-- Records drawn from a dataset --
#####
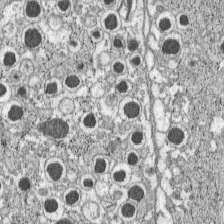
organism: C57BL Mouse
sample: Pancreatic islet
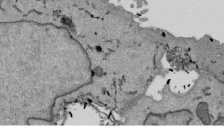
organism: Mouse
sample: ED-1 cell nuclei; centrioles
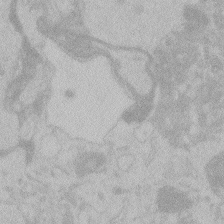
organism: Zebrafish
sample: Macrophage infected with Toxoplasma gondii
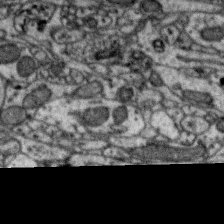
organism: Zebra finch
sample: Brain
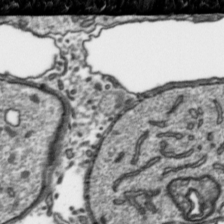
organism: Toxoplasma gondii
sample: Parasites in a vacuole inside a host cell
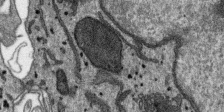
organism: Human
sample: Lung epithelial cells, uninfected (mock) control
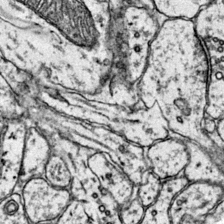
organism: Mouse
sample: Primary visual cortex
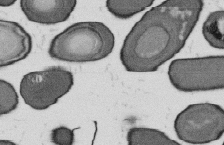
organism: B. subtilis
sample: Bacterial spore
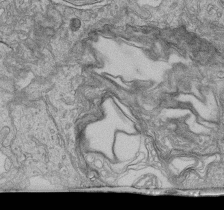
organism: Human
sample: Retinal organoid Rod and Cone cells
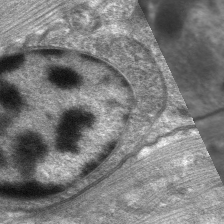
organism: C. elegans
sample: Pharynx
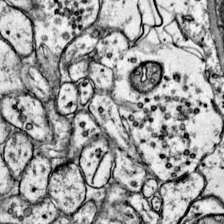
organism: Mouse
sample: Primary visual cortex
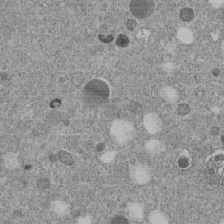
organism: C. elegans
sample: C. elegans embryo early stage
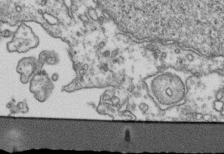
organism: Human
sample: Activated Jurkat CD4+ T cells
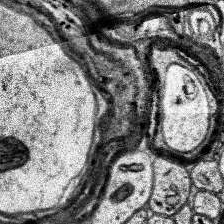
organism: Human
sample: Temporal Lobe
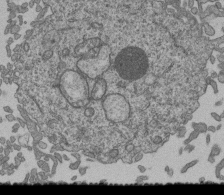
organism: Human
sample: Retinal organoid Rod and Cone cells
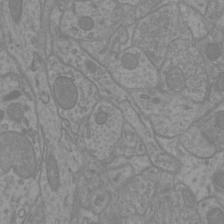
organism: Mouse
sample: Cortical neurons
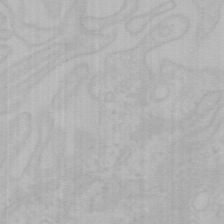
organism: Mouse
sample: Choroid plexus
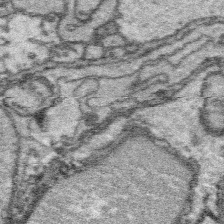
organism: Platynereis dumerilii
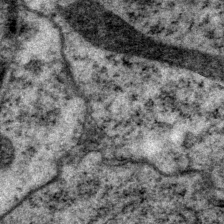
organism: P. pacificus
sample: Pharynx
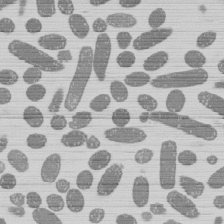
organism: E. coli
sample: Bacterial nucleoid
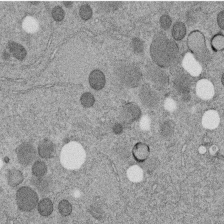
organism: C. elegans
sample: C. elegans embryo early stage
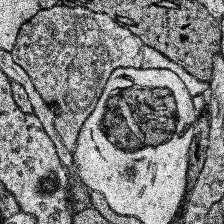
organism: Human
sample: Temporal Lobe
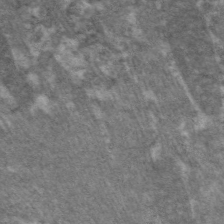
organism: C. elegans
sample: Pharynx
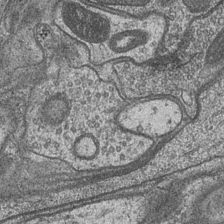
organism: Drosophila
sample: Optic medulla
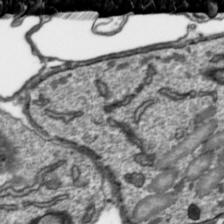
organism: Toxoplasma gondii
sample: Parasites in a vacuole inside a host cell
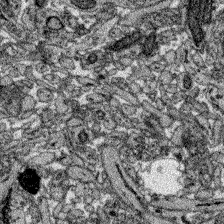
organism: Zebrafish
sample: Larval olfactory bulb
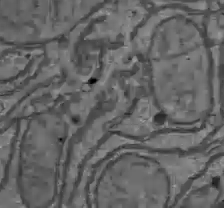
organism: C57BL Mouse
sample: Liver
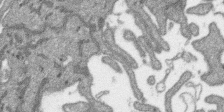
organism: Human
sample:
#####
-- WHAT YOU HAVE TO DO --
Write the records out again exactly; none of the pictures belong in the copy.

-- ANSWER TO THE EXERCISE --
organism: C57BL Mouse
sample: Pancreatic islet
organism: Mouse
sample: ED-1 cell nuclei; centrioles
organism: Zebrafish
sample: Macrophage infected with Toxoplasma gondii
organism: Zebra finch
sample: Brain
organism: Toxoplasma gondii
sample: Parasites in a vacuole inside a host cell
organism: Human
sample: Lung epithelial cells, uninfected (mock) control
organism: Mouse
sample: Primary visual cortex
organism: B. subtilis
sample: Bacterial spore
organism: Human
sample: Retinal organoid Rod and Cone cells
organism: C. elegans
sample: Pharynx
organism: Mouse
sample: Primary visual cortex
organism: C. elegans
sample: C. elegans embryo early stage
organism: Human
sample: Activated Jurkat CD4+ T cells
organism: Human
sample: Temporal Lobe
organism: Human
sample: Retinal organoid Rod and Cone cells
organism: Mouse
sample: Cortical neurons
organism: Mouse
sample: Choroid plexus
organism: Platynereis dumerilii
organism: P. pacificus
sample: Pharynx
organism: E. coli
sample: Bacterial nucleoid
organism: C. elegans
sample: C. elegans embryo early stage
organism: Human
sample: Temporal Lobe
organism: C. elegans
sample: Pharynx
organism: Drosophila
sample: Optic medulla
organism: Toxoplasma gondii
sample: Parasites in a vacuole inside a host cell
organism: Zebrafish
sample: Larval olfactory bulb
organism: C57BL Mouse
sample: Liver
organism: Human
sample:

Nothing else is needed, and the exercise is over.